El segundo es "inteligencia artificial". Por supuesto, existe el aprendizaje automático, etc. De estas entradas podemos encontrar muchas referencias detalladas que son muy útiles y fiables.

Luego hay algunos libros

Libros:

1. Programación de inteligencia colectiva, un buen libro de introducción en los últimos años, cultivar el interés es la parte más importante. A primera vista, es fácil asustar a un gran libro: P

2 "Artificial Intelligence, a Modern Approach 2" de Peter Norvig (un clásico indiscutible en este campo).

3. Los elementos del aprendizaje estadístico son matemáticos y pueden usarse como referencia.

4. "Conceptos básicos del procesamiento estadístico del lenguaje natural" es un clásico reconocido en el campo del procesamiento del lenguaje natural.

5. Un libro "Minería de datos, conceptos y tecnología" escrito por un científico chino es muy simple.

6. Gestión de Gigabytes, un gran libro sobre recuperación de información.

7. Teoría de la información: algoritmos de influencia y aprendizaje, un libro de referencia relativamente profundo.

Fundamentos matemáticos relevantes (libros de referencia, no aptos para lectura completa):

1. Álgebra lineal: este libro de referencia no figura en la lista, pero hay muchos.

2. Matemáticas matriciales: Análisis matricial, Roger Horn. Un clásico indiscutible en el campo del análisis matricial.

3. Teoría de la probabilidad y estadística: Teoría de la probabilidad y sus aplicaciones. Este también es un gran libro, pero las matemáticas son demasiado sólidas para el aprendizaje automático. Entonces Du Lei recomendó todas las estadísticas en el grupo de discusión y dijo

En la dirección del aprendizaje automático, las estadísticas también son muy importantes. Recomiendo All of Statistics, que es un libro de texto muy conciso de CMU. Se centra en conceptos, cálculos simplificados, conceptos simplificados y contenido estadístico no relacionado con el aprendizaje automático. Se puede decir que es un buen libro de texto de inicio rápido.

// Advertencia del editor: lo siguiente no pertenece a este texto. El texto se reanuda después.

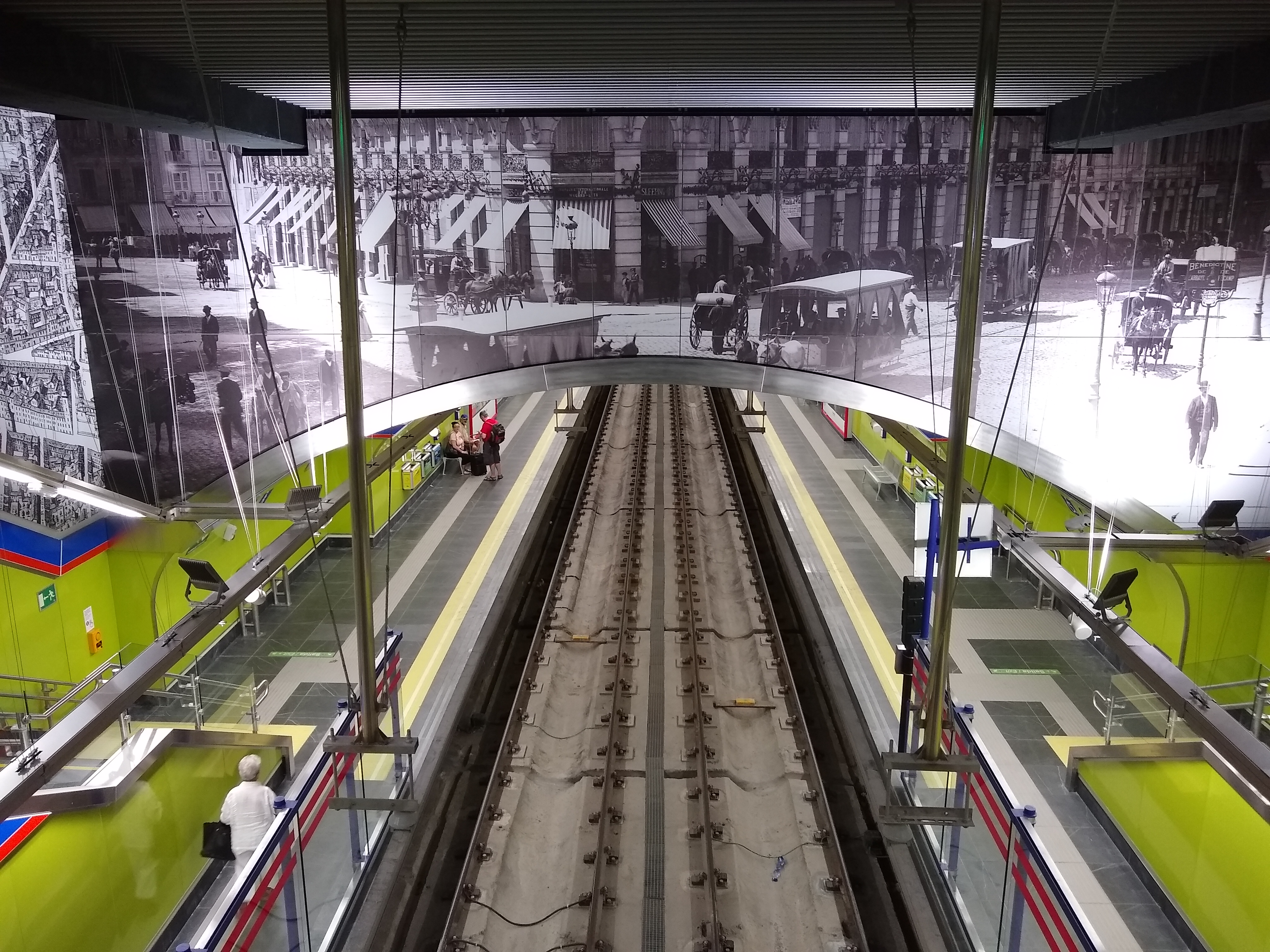 Andenes de la estación de Sevilla (línea 2 del metro de Madrid) tras su reforma

4. Método de optimización: "Libro de referencia de programación no lineal", 2ª edición). Convex Optimization es un libro de referencia sobre optimización convexa. Además, hay algunos libros en Wikipedia como referencia sobre métodos de optimización. Para comprender en profundidad los detalles técnicos de los métodos de aprendizaje automático, muchas veces (como SVM) se requieren métodos de optimización como base.

Wang Ning recomendó varios libros:

"Machine Learning, Tom Lin Kewei", 1997.

Libros antiguos, gente increíble. Ahora parece que el contenido no es demasiado profundo y muchos capítulos se sienten un poco lejanos, pero es muy adecuado para principiantes (por supuesto, no puede ser tan "nuevo" como para que conozcan algoritmos y probabilidades). Por ejemplo, la parte del árbol de decisiones es muy interesante y no ha habido mucho progreso en los últimos años, por lo que no se considera obsoleta. Además, este libro es un buen resumen del trabajo de aprendizaje automático en las décadas anteriores a 1997, y la lista de referencias es extremadamente valiosa. La traducción y las fotocopias están disponibles en China. No sé si está agotado.

“Recuperación de Información Moderna”, Ricardo Baeza-Yates et al. 1999

Libro viejo, tipo increíble. Parece el primer libro completo sobre IR. Desafortunadamente, las relaciones internacionales han progresado rápidamente en los últimos años y este libro está un poco desactualizado. Solo mírelo como referencia. Además, Ricardo ahora es jefe de Yahoo Research para Europa y América Latina.

"Clasificación de patrones (Segunda edición)", Richard Duda, Peter Hart, David G. Stock

También un adulto alrededor de 01 años Hombre, hay copias, hay colores. Aún no he terminado de leerlo, pero si quieres aprender ML e IR en profundidad, los primeros tres capítulos (Introducción, Aprendizaje bayesiano, Clasificador lineal) son necesarios.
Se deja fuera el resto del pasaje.